Producing ethanol from intensively cultivated sugarcane, into which free power, free canal water, scarce groundwater and subsidised fertilizer are poured is neither fiscally responsible nor environment-friendly.

Now, more than half the ethanol produced in the country is made from grain, principally maize, and old surplus stocks of rice with the Food Corporation of India. That the FCI accumulates unsold inventories of grain, far in excess of buffer stocking norms, is another major inefficiency of India’s food system.

Skewed policy produces far more grain than India needs, and less of oilseeds and pulses, for which India still depends on imports. India imports well over half its edible oil requirement, spending some $21 billion on it. India is a major importer of pulses, as well, even while being the world’s largest producer of pulses.

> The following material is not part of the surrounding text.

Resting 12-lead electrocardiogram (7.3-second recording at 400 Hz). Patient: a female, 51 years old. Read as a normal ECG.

Clearly, the sensible thing to do is to incentivise farmers to switch from rice and wheat to oilseeds and pulses. But the policy mess in agriculture keeps farmers wedded to grain. In Madhya Pradesh, farmers are now abandoning soybean, a major source of both cooking oil and protein, in favour of maize. This will lead to greater import of cooking oil, and of pulses.

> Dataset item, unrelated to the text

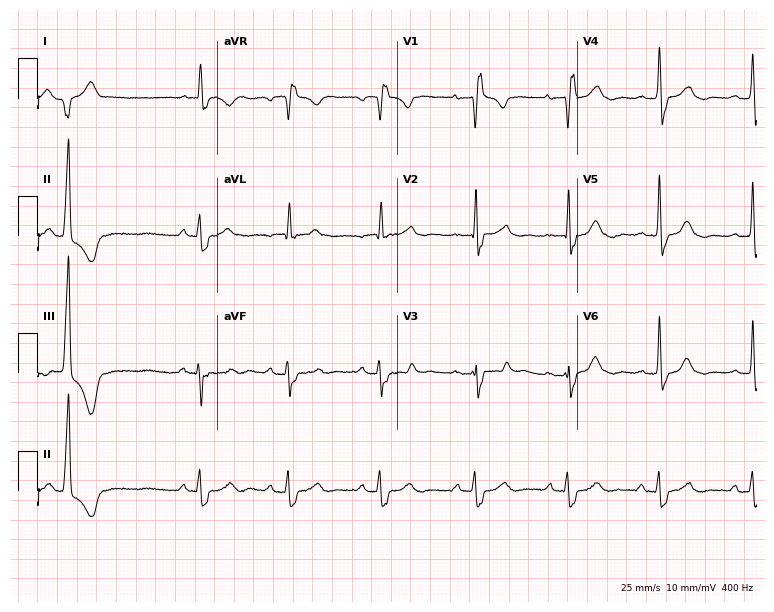
Standard 12-lead ECG recorded from a 68-year-old woman (7.3-second recording at 400 Hz). The tracing shows right bundle branch block.

Because of concerted efforts to keep raising the blended share of ethanol in petrol, there is an assured, and growing, demand for maize. Minimum support prices for edible oils are like virtual reality: you can see them, and hear them, but you cannot lay your hands on them. For MSP to become real, there must be a system of procurement as in the case of rice and wheat. In its absence, farmers switch from soybean to maize.

Maize is the biggest constituent of chickenfeed, and of substandard dogfood. Diversion of maize for ethanol, reduces the quantity available for chickenfeed. Chickenfeed prices go up. Chicken and eggs become more costly. The protein-deficient Indian diet is thus starved of both pulses and chicken, thanks to the race to increase ethanol production.

When maize is crushed, mixed with water and then fermented, the process consumes considerable amounts of energy, and releases considerable quantities of carbon dioxide. Heating the fermented maize mash to distil out the alcohol consumes even more energy. Then to contend that ethanol-blended petrol saves the environment and reduces India’s carbon footprint is to spin a modern fairytale, in which no one lives happily ever after, and the question as to why the supposed grandma has such big teeth and such a big mouth are answered with a definitive gulp.

There are lots of things to be done to reduce India’s carbon footprint. But boosting ethanol production is not one of them.